Forge asks: what if the orchestration layer was as fast as the hardware allows?

This project is a from-scratch C++17 implementation of an agent runtime that uses lock-free data structures…


The Problem Nobody Talks About

Every production AI deployment I've seen has the same architecture: a Python framework (LangChain, CrewAI, AutoGen) orchestrating LLM calls and tool execution. For a single chatbot, this works fine. But when you need to run hundreds of concurrent agent sessions — think customer support, code review pipelines, batch analysis — the framework itself becomes the bottleneck.

Not the LLM. Not the network. The orchestration layer.

I wanted to understand exactly why, so I built Forge: a complete agent runtime in C++17 with lock-free concurrency primitives, three workflow patterns (ReAct, Plan-Execute, Map-Reduce), an HTTP API with SSE streaming, and 106 tests verified under ThreadSanitizer and AddressSanitizer.

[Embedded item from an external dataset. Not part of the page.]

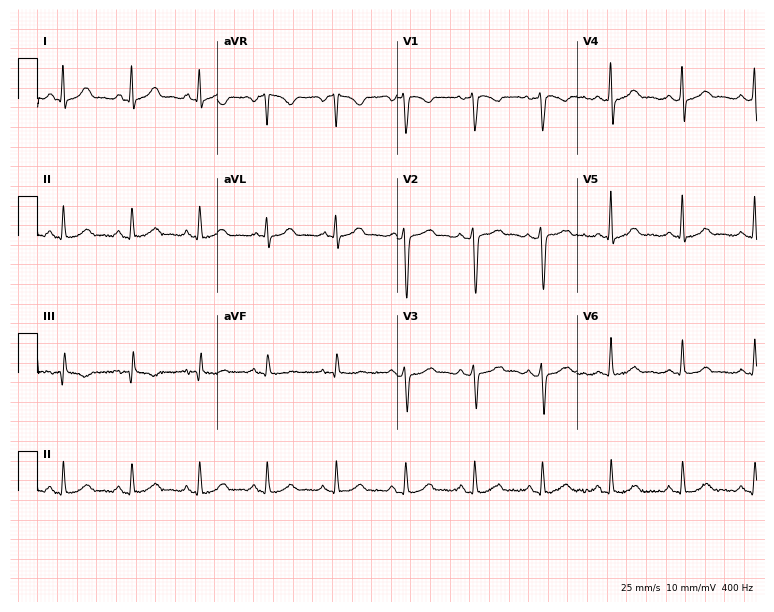
Standard 12-lead ECG recorded from a 45-year-old female patient. Read as a normal ECG.
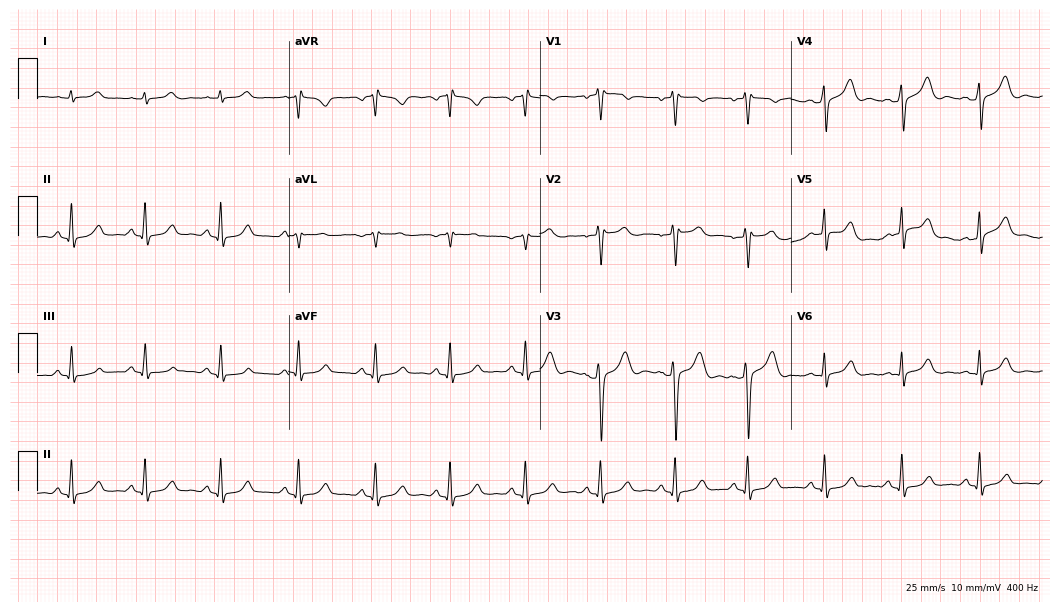
Standard 12-lead ECG recorded from a male, 41 years old (10.2-second recording at 400 Hz). Read as a normal ECG.

Then I benchmarked it against LangChain.

The Numbers

Metric Forge (C++17) LangChain (Python) Gap
Scheduling overhead per task 307 ns ~50-100 us 200-300x
Session throughput 25,000/sec ~10-50/sec 500-2500x
Memory per session 0.8 KB ~2-5 MB 2500-6000x
Concurrent scaling Linear with cores GIL-capped N/A

These aren't synthetic micro-benchmarks. Both frameworks run the same 2-step ReAct workflow (LLM call -> tool execution -> LLM call -> final answer) against the same mock LLM server. The gap is entirely orchestration overhead.

Why Is Python So Much Slower? (It's Not What You Think)

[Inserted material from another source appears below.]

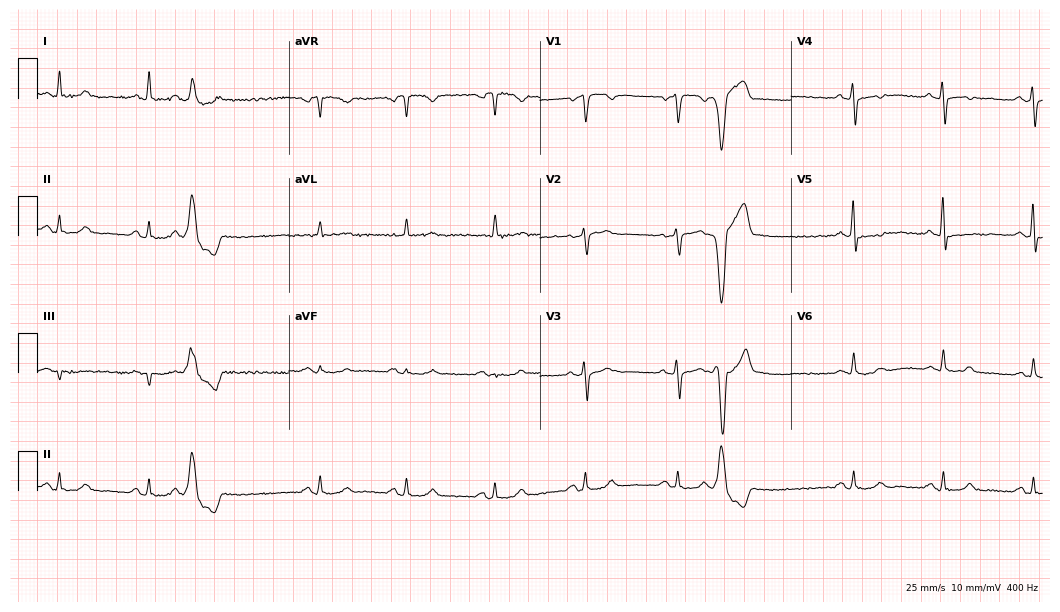
12-lead ECG from a 61-year-old male patient. Screened for six findings — first-degree AV block, right bundle branch block, left bundle branch block, sinus bradycardia, atrial fibrillation, sinus tachycardia — none is recorded. Findings outside these six are not listed.

1. The GIL Is Worse Than You Think

Python's Global Interpreter Lock isn't just "one thread at a time." It's worse: the GIL introduces context-switch overhead even when there's no contention. Every 5ms (the default sys.getswitchinterval), Python forcibly releases and reacquires the GIL, even if no other thread wants it. That's a kernel-level context switch for nothing.

asyncio doesn't help with CPU-bound orchestration work. It gives you concurrency (interleaving) but not parallelism (simultaneous execution). When the event loop is building prompt templates, parsing JSON responses, or managing callback chains, it's single-threaded.

Forge's approach: actual parallel threads with lock-free data structures that never block each other.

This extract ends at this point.